Il Sindaco Alan Fabbri, esponente di spicco della destra italiana, ha recentemente disposto l’allontanamento di alcuni individui senza fissa dimora dal centro storico cittadino attraverso l’impiego del DASPO urbano, una misura di sicurezza concepita per contrastare la violenza e il teppismo negli stadi.
L’azione, per sua natura controversa, è stata successivamente promossa con enfasi sui canali istituzionali e personali del Sindaco, elevando la vulnerabilità umana a minaccia per il “decoro urbano” e la povertà a oggetto di rimozione coatta, anziché di intervento sociale.
Questo gesto ha innescato una virulenta ondata di commenti sui social media, caratterizzati da un linguaggio di inaudita violenza e disumanizzazione, dove gli individui senza tetto vengono definiti apertamente “spazzatura”, “cancro” o “feccia”.
Questo clima non riflette più i principi di dignità e solidarietà sanciti dalla Costituzione Italiana, ma piuttosto il dilagare di una narrativa sociale alimentata da rancore e sistematica propaganda.

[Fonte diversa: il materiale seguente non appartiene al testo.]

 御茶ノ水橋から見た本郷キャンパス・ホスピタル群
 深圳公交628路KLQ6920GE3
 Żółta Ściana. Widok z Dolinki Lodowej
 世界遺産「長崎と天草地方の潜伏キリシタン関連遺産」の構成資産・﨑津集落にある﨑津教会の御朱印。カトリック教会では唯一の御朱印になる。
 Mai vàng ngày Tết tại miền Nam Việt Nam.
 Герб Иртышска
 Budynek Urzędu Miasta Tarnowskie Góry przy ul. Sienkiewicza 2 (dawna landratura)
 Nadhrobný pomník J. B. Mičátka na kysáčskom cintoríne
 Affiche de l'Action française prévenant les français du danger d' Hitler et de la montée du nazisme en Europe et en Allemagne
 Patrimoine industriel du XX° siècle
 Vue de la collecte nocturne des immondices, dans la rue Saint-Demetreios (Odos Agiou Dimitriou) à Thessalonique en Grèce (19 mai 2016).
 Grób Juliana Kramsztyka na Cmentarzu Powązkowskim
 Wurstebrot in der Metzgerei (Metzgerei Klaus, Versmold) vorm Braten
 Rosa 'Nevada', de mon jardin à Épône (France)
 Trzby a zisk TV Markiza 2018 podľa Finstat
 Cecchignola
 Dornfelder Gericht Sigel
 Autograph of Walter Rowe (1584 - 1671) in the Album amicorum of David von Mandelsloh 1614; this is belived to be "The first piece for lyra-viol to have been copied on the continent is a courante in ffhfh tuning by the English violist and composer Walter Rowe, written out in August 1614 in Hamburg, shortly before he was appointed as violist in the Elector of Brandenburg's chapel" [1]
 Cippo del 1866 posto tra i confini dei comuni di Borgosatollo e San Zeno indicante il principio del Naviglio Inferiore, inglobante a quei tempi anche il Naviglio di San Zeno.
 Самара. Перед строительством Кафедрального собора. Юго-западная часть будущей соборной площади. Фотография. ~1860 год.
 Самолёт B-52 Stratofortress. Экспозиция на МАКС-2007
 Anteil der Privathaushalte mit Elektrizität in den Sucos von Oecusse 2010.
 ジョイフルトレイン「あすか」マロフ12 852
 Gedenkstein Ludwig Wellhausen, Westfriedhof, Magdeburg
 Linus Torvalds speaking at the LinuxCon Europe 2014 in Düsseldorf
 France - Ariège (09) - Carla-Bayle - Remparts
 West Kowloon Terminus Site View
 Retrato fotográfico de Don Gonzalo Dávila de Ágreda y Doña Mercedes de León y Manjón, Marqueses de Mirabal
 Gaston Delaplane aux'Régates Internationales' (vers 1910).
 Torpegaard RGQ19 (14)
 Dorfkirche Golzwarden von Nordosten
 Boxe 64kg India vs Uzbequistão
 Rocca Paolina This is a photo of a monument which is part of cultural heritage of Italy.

La gravità dell’accaduto è amplificata dalle crescenti indiscrezioni circa una potenziale candidatura di Fabbri al Parlamento nazionale. Qualora queste voci trovassero conferma, l’episodio di Ferrara si configurerebbe come un chiaro e grave caso di strumentalizzazione politica della povertà estrema a fini di visibilità elettorale. Una simile strategia, che costruisce consenso sul disprezzo del più debole, non è degna di una carica istituzionale.
A fronte di questo scenario, è imperativo smantellare il cavallo di battaglia retorico utilizzato per neutralizzare il dibattito: la frase “Se ti fanno pena, portateli a casa tua”.Questa argomentazione, superficiale e disfattista, tradisce un profondo fallimento civico: Rappresenta l’abdicazione al concetto fondamentale di responsabilità collettiva. Contraddice il dettato costituzionale, in particolare l’Articolo 2 della Repubblica Italiana, che impone il dovere inderogabile della solidarietà politica, economica e sociale.
Riduce la complessa questione sociale a un problema di carità privata, negando il ruolo centrale dello Stato e delle Istituzioni nella tutela dei diritti inalienabili di ogni cittadino. Il punto centrale non risiede in chi debba farsi carico individualmente di queste persone, ma nel fatto che lo Stato non può permettersi il lusso morale di abbandonare al freddo, all’emarginazione e alla pubblica derisione.La misura della civiltà di una società non si valuta dalla sua capacità di nascondere o espellere la povertà, ma dal modo in cui tratta i suoi membri più fragili.
La testata Estense.com possiede l’autorevolezza e la risonanza globale necessarie per illuminare vicende che rischiano di essere oscurate da una tossica narrazione di “decoro”. Vi esorto pertanto a non confinare questa storia a una polemica locale, ma a esporla per ciò che è: un caso emblematico di crisi dei valori fondamentali in una democrazia occidentale. Perché la dignità umana è un diritto universale e inalienabile che non può e non deve essere soggetto a revoca per mancanza di domicilio.